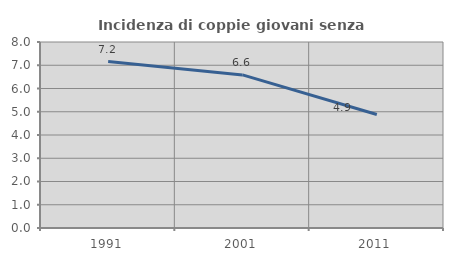
| Category | Incidenza di coppie giovani senza figli |
|---|---|
| 1991.0 | 7.159 |
| 2001.0 | 6.584 |
| 2011.0 | 4.882 |
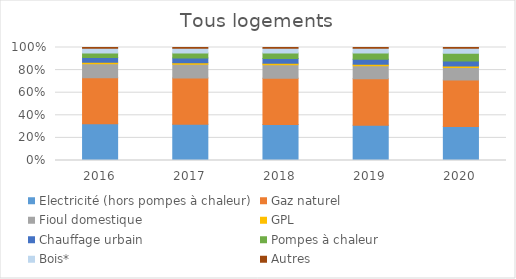
| Category | Electricité (hors pompes à chaleur) | Gaz naturel | Fioul domestique | GPL | Chauffage urbain | Pompes à chaleur | Bois* | Autres |
|---|---|---|---|---|---|---|---|---|
| 2016.0 | 0.324 | 0.408 | 0.124 | 0.014 | 0.041 | 0.039 | 0.043 | 0.006 |
| 2017.0 | 0.321 | 0.409 | 0.121 | 0.014 | 0.042 | 0.043 | 0.043 | 0.006 |
| 2018.0 | 0.318 | 0.41 | 0.119 | 0.014 | 0.043 | 0.047 | 0.043 | 0.006 |
| 2019.0 | 0.313 | 0.412 | 0.115 | 0.013 | 0.043 | 0.055 | 0.043 | 0.006 |
| 2020.0 | 0.3 | 0.413 | 0.109 | 0.013 | 0.044 | 0.07 | 0.044 | 0.006 |
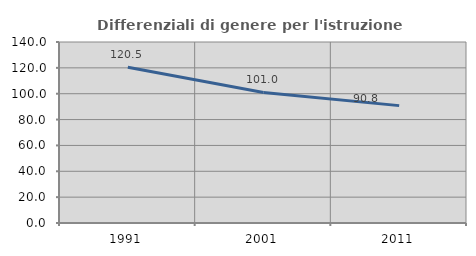
| Category | Differenziali di genere per l'istruzione superiore |
|---|---|
| 1991.0 | 120.49 |
| 2001.0 | 100.98 |
| 2011.0 | 90.791 |
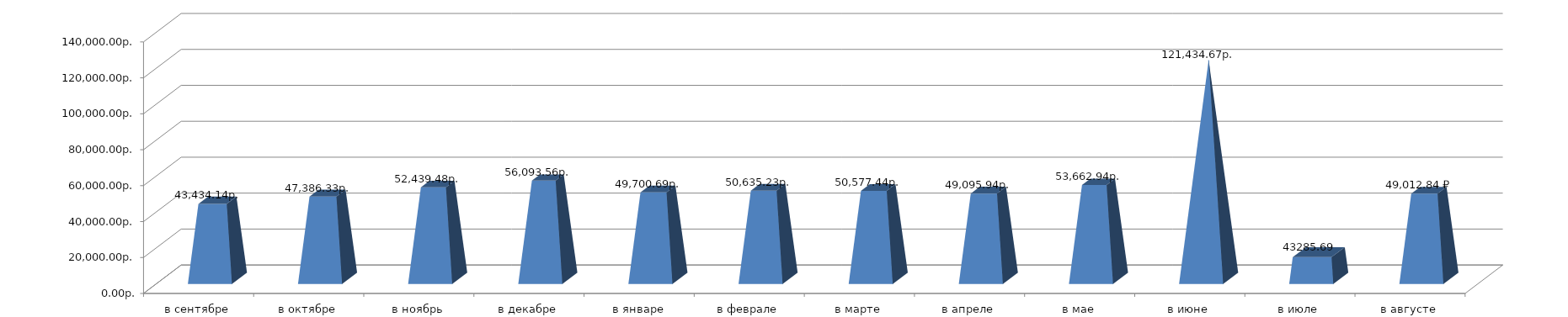
| Category | Series 0 |
|---|---|
| в сентябре | 43434.14 |
| в октябре | 47386.33 |
| в ноябрь | 52439.48 |
| в декабре | 56093.56 |
| в январе | 49700.69 |
| в феврале | 50635.23 |
| в марте | 50577.44 |
| в апреле | 49095.94 |
| в мае | 53662.94 |
| в июне | 121434.67 |
| в июле | 14563.68 |
| в августе | 49012.84 |
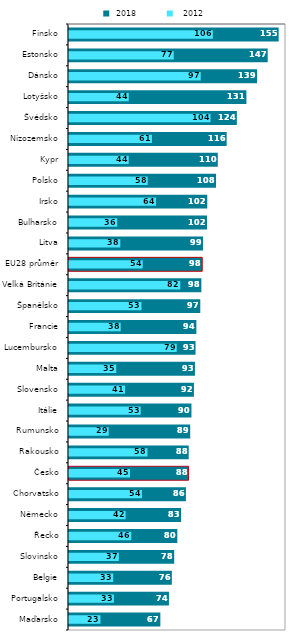
| Category |  2018 |
|---|---|
| Maďarsko | 67.353 |
| Portugalsko | 73.696 |
| Belgie | 75.834 |
| Slovinsko | 77.556 |
| Řecko | 79.865 |
| Německo | 82.667 |
| Chorvatsko | 86.208 |
| Česko | 88.112 |
| Rakousko | 88.267 |
| Rumunsko | 89.363 |
| Itálie | 90.285 |
| Slovensko | 92.112 |
| Malta | 92.857 |
| Lucembursko | 93.3 |
| Francie | 93.909 |
| Španělsko | 96.798 |
| Velká Británie | 97.589 |
| EU28 průměr | 98.215 |
| Litva | 98.802 |
| Bulharsko | 101.754 |
| Irsko | 101.944 |
| Polsko | 108.39 |
| Kypr | 109.716 |
| Nizozemsko | 116.24 |
| Švédsko | 123.759 |
| Lotyšsko | 130.806 |
| Dánsko | 138.696 |
| Estonsko | 146.505 |
| Finsko | 154.587 |
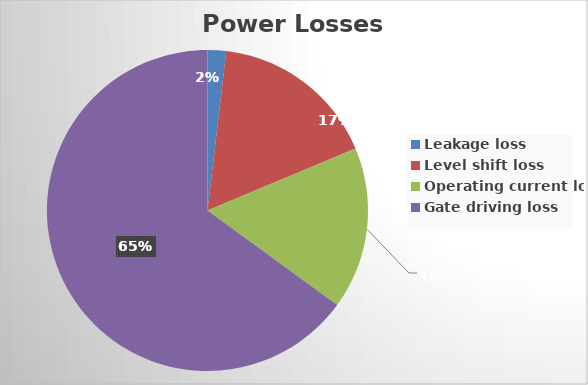
| Category | Series 0 |
|---|---|
| Leakage loss | 4.14 |
| Level shift loss | 37.26 |
| Operating current loss | 36.24 |
| Gate driving loss | 144 |
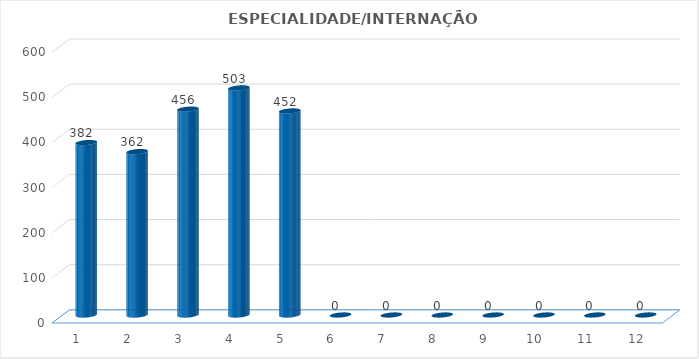
| Category | Series 0 |
|---|---|
| 0 | 382 |
| 1 | 362 |
| 2 | 456 |
| 3 | 503 |
| 4 | 452 |
| 5 | 0 |
| 6 | 0 |
| 7 | 0 |
| 8 | 0 |
| 9 | 0 |
| 10 | 0 |
| 11 | 0 |
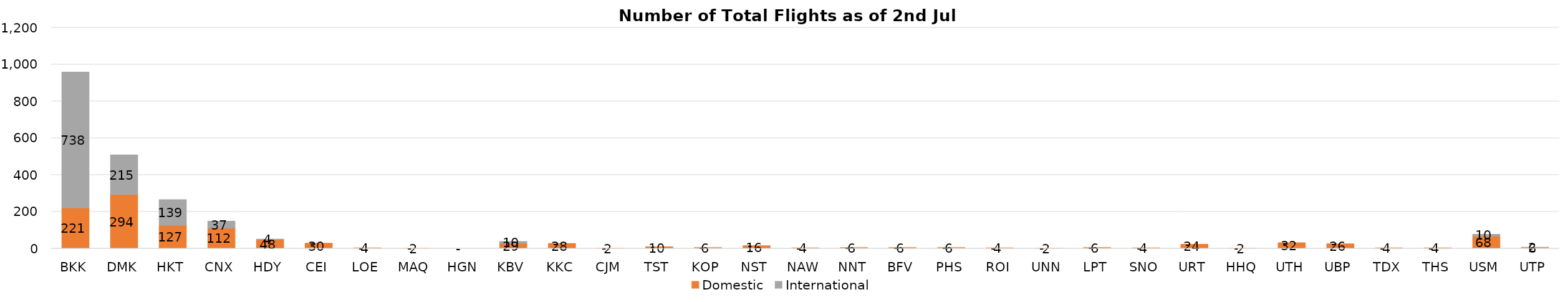
| Category | Domestic | International |
|---|---|---|
| BKK | 221 | 738 |
| DMK | 294 | 215 |
| HKT | 127 | 139 |
| CNX | 112 | 37 |
| HDY | 48 | 4 |
| CEI | 30 | 0 |
| LOE | 4 | 0 |
| MAQ | 2 | 0 |
| HGN | 0 | 0 |
| KBV | 29 | 10 |
| KKC | 28 | 0 |
| CJM | 2 | 0 |
| TST | 10 | 0 |
| KOP | 6 | 0 |
| NST | 16 | 0 |
| NAW | 4 | 0 |
| NNT | 6 | 0 |
| BFV | 6 | 0 |
| PHS | 6 | 0 |
| ROI | 4 | 0 |
| UNN | 2 | 0 |
| LPT | 6 | 0 |
| SNO | 4 | 0 |
| URT | 24 | 0 |
| HHQ | 2 | 0 |
| UTH | 32 | 0 |
| UBP | 26 | 0 |
| TDX | 4 | 0 |
| THS | 4 | 0 |
| USM | 68 | 10 |
| UTP | 6 | 2 |
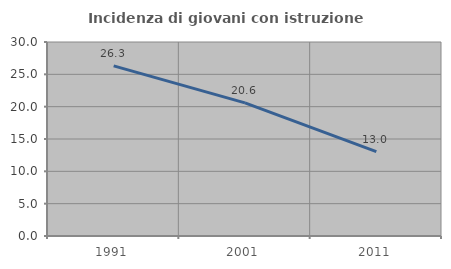
| Category | Incidenza di giovani con istruzione universitaria |
|---|---|
| 1991.0 | 26.316 |
| 2001.0 | 20.588 |
| 2011.0 | 13.043 |
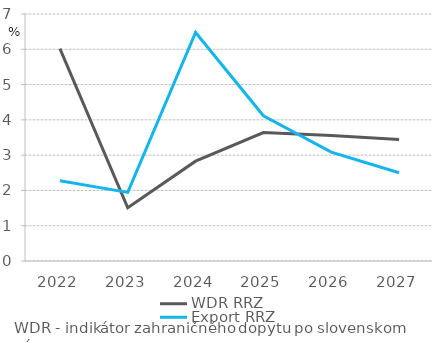
| Category | WDR RRZ | Export RRZ |
|---|---|---|
| 2022.0 | 6.021 | 2.275 |
| 2023.0 | 1.51 | 1.943 |
| 2024.0 | 2.83 | 6.476 |
| 2025.0 | 3.64 | 4.117 |
| 2026.0 | 3.56 | 3.085 |
| 2027.0 | 3.44 | 2.502 |
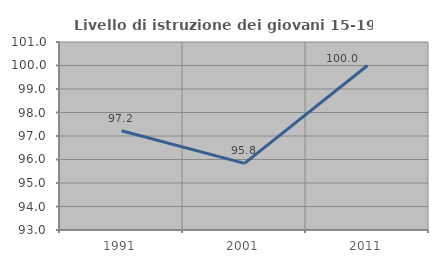
| Category | Livello di istruzione dei giovani 15-19 anni |
|---|---|
| 1991.0 | 97.222 |
| 2001.0 | 95.833 |
| 2011.0 | 100 |
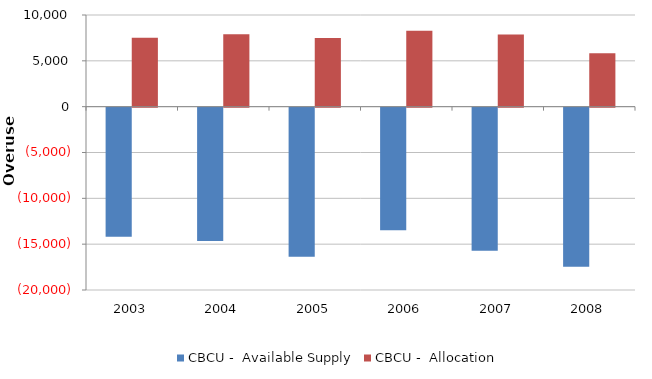
| Category | CBCU -  Available Supply | CBCU -  Allocation |
|---|---|---|
| 2003.0 | -14070 | 7520 |
| 2004.0 | -14540 | 7910 |
| 2005.0 | -16250 | 7490 |
| 2006.0 | -13360 | 8290 |
| 2007.0 | -15620 | 7860 |
| 2008.0 | -17360 | 5820 |
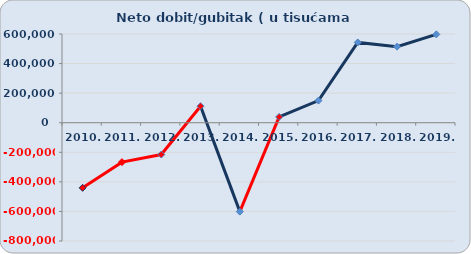
| Category | Neto dobit/gubitak |
|---|---|
| 2010. | -440404.498 |
| 2011. | -266583 |
| 2012. | -215081.861 |
| 2013. | 111684.807 |
| 2014. | -601309.055 |
| 2015. | 39242.47 |
| 2016. | 149817.077 |
| 2017. | 542875.342 |
| 2018. | 514368.533 |
| 2019. | 597616.465 |
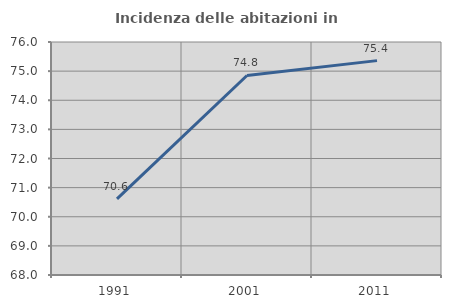
| Category | Incidenza delle abitazioni in proprietà  |
|---|---|
| 1991.0 | 70.616 |
| 2001.0 | 74.85 |
| 2011.0 | 75.36 |
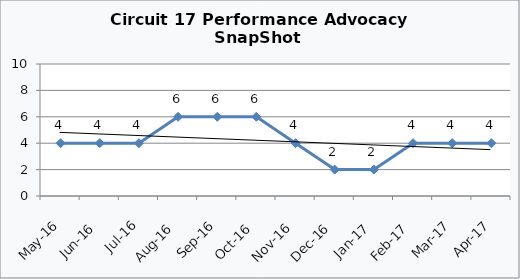
| Category | Circuit 17 |
|---|---|
| May-16 | 4 |
| Jun-16 | 4 |
| Jul-16 | 4 |
| Aug-16 | 6 |
| Sep-16 | 6 |
| Oct-16 | 6 |
| Nov-16 | 4 |
| Dec-16 | 2 |
| Jan-17 | 2 |
| Feb-17 | 4 |
| Mar-17 | 4 |
| Apr-17 | 4 |
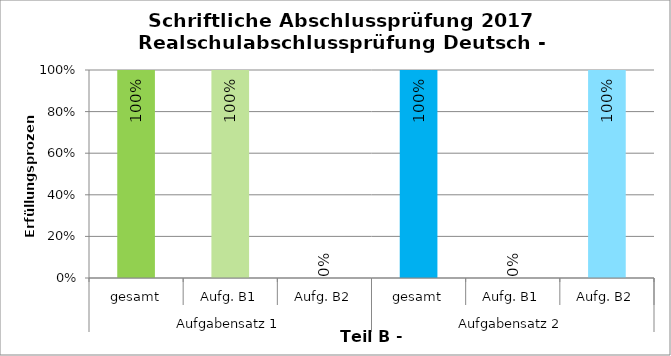
| Category | Series 0 |
|---|---|
| 0 | 1 |
| 1 | 1 |
| 2 | 0 |
| 3 | 1 |
| 4 | 0 |
| 5 | 1 |
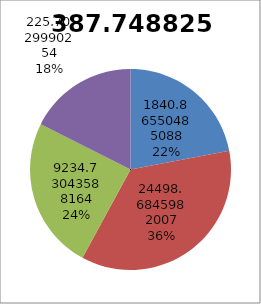
| Category | 387.7488253 |
|---|---|
| 1840.86550485088 | 11054.107 |
| 24498.6845982007 | 18038.864 |
| 9234.73043588164 | 12300.872 |
| 225.7029990254 | 8824.303 |
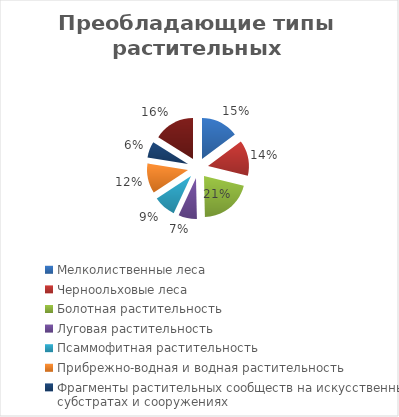
| Category | Series 0 |
|---|---|
| Мелколиственные леса | 14.8 |
| Черноольховые леса | 14.1 |
| Болотная растительность | 20.8 |
| Луговая растительность | 7.3 |
| Псаммофитная растительность | 8.8 |
| Прибрежно-водная и водная растительность | 11.8 |
| Фрагменты растительных сообществ на искусственных субстратах и сооружениях | 6.4 |
| Садоводства и лагеря отдыха | 16.1 |
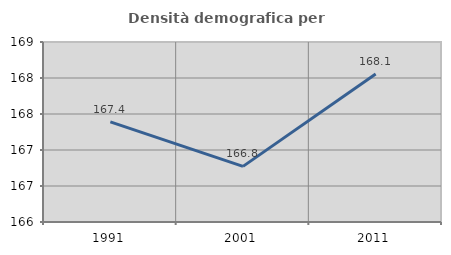
| Category | Densità demografica |
|---|---|
| 1991.0 | 167.39 |
| 2001.0 | 166.773 |
| 2011.0 | 168.054 |

WHAT YOU WILL DO: What is needed is the data above, retyped exactly, with every picture left out.

FINAL ANSWER:
| Category | Incidenza di coppie giovani senza figli |
|---|---|
| 1991.0 | 7.159 |
| 2001.0 | 6.584 |
| 2011.0 | 4.882 |
| Category | Electricité (hors pompes à chaleur) | Gaz naturel | Fioul domestique | GPL | Chauffage urbain | Pompes à chaleur | Bois* | Autres |
|---|---|---|---|---|---|---|---|---|
| 2016.0 | 0.324 | 0.408 | 0.124 | 0.014 | 0.041 | 0.039 | 0.043 | 0.006 |
| 2017.0 | 0.321 | 0.409 | 0.121 | 0.014 | 0.042 | 0.043 | 0.043 | 0.006 |
| 2018.0 | 0.318 | 0.41 | 0.119 | 0.014 | 0.043 | 0.047 | 0.043 | 0.006 |
| 2019.0 | 0.313 | 0.412 | 0.115 | 0.013 | 0.043 | 0.055 | 0.043 | 0.006 |
| 2020.0 | 0.3 | 0.413 | 0.109 | 0.013 | 0.044 | 0.07 | 0.044 | 0.006 |
| Category | Differenziali di genere per l'istruzione superiore |
|---|---|
| 1991.0 | 120.49 |
| 2001.0 | 100.98 |
| 2011.0 | 90.791 |
| Category | Series 0 |
|---|---|
| в сентябре | 43434.14 |
| в октябре | 47386.33 |
| в ноябрь | 52439.48 |
| в декабре | 56093.56 |
| в январе | 49700.69 |
| в феврале | 50635.23 |
| в марте | 50577.44 |
| в апреле | 49095.94 |
| в мае | 53662.94 |
| в июне | 121434.67 |
| в июле | 14563.68 |
| в августе | 49012.84 |
| Category |  2018 |
|---|---|
| Maďarsko | 67.353 |
| Portugalsko | 73.696 |
| Belgie | 75.834 |
| Slovinsko | 77.556 |
| Řecko | 79.865 |
| Německo | 82.667 |
| Chorvatsko | 86.208 |
| Česko | 88.112 |
| Rakousko | 88.267 |
| Rumunsko | 89.363 |
| Itálie | 90.285 |
| Slovensko | 92.112 |
| Malta | 92.857 |
| Lucembursko | 93.3 |
| Francie | 93.909 |
| Španělsko | 96.798 |
| Velká Británie | 97.589 |
| EU28 průměr | 98.215 |
| Litva | 98.802 |
| Bulharsko | 101.754 |
| Irsko | 101.944 |
| Polsko | 108.39 |
| Kypr | 109.716 |
| Nizozemsko | 116.24 |
| Švédsko | 123.759 |
| Lotyšsko | 130.806 |
| Dánsko | 138.696 |
| Estonsko | 146.505 |
| Finsko | 154.587 |
| Category | Series 0 |
|---|---|
| Leakage loss | 4.14 |
| Level shift loss | 37.26 |
| Operating current loss | 36.24 |
| Gate driving loss | 144 |
| Category | Series 0 |
|---|---|
| 0 | 382 |
| 1 | 362 |
| 2 | 456 |
| 3 | 503 |
| 4 | 452 |
| 5 | 0 |
| 6 | 0 |
| 7 | 0 |
| 8 | 0 |
| 9 | 0 |
| 10 | 0 |
| 11 | 0 |
| Category | Domestic | International |
|---|---|---|
| BKK | 221 | 738 |
| DMK | 294 | 215 |
| HKT | 127 | 139 |
| CNX | 112 | 37 |
| HDY | 48 | 4 |
| CEI | 30 | 0 |
| LOE | 4 | 0 |
| MAQ | 2 | 0 |
| HGN | 0 | 0 |
| KBV | 29 | 10 |
| KKC | 28 | 0 |
| CJM | 2 | 0 |
| TST | 10 | 0 |
| KOP | 6 | 0 |
| NST | 16 | 0 |
| NAW | 4 | 0 |
| NNT | 6 | 0 |
| BFV | 6 | 0 |
| PHS | 6 | 0 |
| ROI | 4 | 0 |
| UNN | 2 | 0 |
| LPT | 6 | 0 |
| SNO | 4 | 0 |
| URT | 24 | 0 |
| HHQ | 2 | 0 |
| UTH | 32 | 0 |
| UBP | 26 | 0 |
| TDX | 4 | 0 |
| THS | 4 | 0 |
| USM | 68 | 10 |
| UTP | 6 | 2 |
| Category | Incidenza di giovani con istruzione universitaria |
|---|---|
| 1991.0 | 26.316 |
| 2001.0 | 20.588 |
| 2011.0 | 13.043 |
| Category | WDR RRZ | Export RRZ |
|---|---|---|
| 2022.0 | 6.021 | 2.275 |
| 2023.0 | 1.51 | 1.943 |
| 2024.0 | 2.83 | 6.476 |
| 2025.0 | 3.64 | 4.117 |
| 2026.0 | 3.56 | 3.085 |
| 2027.0 | 3.44 | 2.502 |
| Category | Livello di istruzione dei giovani 15-19 anni |
|---|---|
| 1991.0 | 97.222 |
| 2001.0 | 95.833 |
| 2011.0 | 100 |
| Category | CBCU -  Available Supply | CBCU -  Allocation |
|---|---|---|
| 2003.0 | -14070 | 7520 |
| 2004.0 | -14540 | 7910 |
| 2005.0 | -16250 | 7490 |
| 2006.0 | -13360 | 8290 |
| 2007.0 | -15620 | 7860 |
| 2008.0 | -17360 | 5820 |
| Category | Neto dobit/gubitak |
|---|---|
| 2010. | -440404.498 |
| 2011. | -266583 |
| 2012. | -215081.861 |
| 2013. | 111684.807 |
| 2014. | -601309.055 |
| 2015. | 39242.47 |
| 2016. | 149817.077 |
| 2017. | 542875.342 |
| 2018. | 514368.533 |
| 2019. | 597616.465 |
| Category | Incidenza delle abitazioni in proprietà  |
|---|---|
| 1991.0 | 70.616 |
| 2001.0 | 74.85 |
| 2011.0 | 75.36 |
| Category | Circuit 17 |
|---|---|
| May-16 | 4 |
| Jun-16 | 4 |
| Jul-16 | 4 |
| Aug-16 | 6 |
| Sep-16 | 6 |
| Oct-16 | 6 |
| Nov-16 | 4 |
| Dec-16 | 2 |
| Jan-17 | 2 |
| Feb-17 | 4 |
| Mar-17 | 4 |
| Apr-17 | 4 |
| Category | Series 0 |
|---|---|
| 0 | 1 |
| 1 | 1 |
| 2 | 0 |
| 3 | 1 |
| 4 | 0 |
| 5 | 1 |
| Category | 387.7488253 |
|---|---|
| 1840.86550485088 | 11054.107 |
| 24498.6845982007 | 18038.864 |
| 9234.73043588164 | 12300.872 |
| 225.7029990254 | 8824.303 |
| Category | Series 0 |
|---|---|
| Мелколиственные леса | 14.8 |
| Черноольховые леса | 14.1 |
| Болотная растительность | 20.8 |
| Луговая растительность | 7.3 |
| Псаммофитная растительность | 8.8 |
| Прибрежно-водная и водная растительность | 11.8 |
| Фрагменты растительных сообществ на искусственных субстратах и сооружениях | 6.4 |
| Садоводства и лагеря отдыха | 16.1 |
| Category | Densità demografica |
|---|---|
| 1991.0 | 167.39 |
| 2001.0 | 166.773 |
| 2011.0 | 168.054 |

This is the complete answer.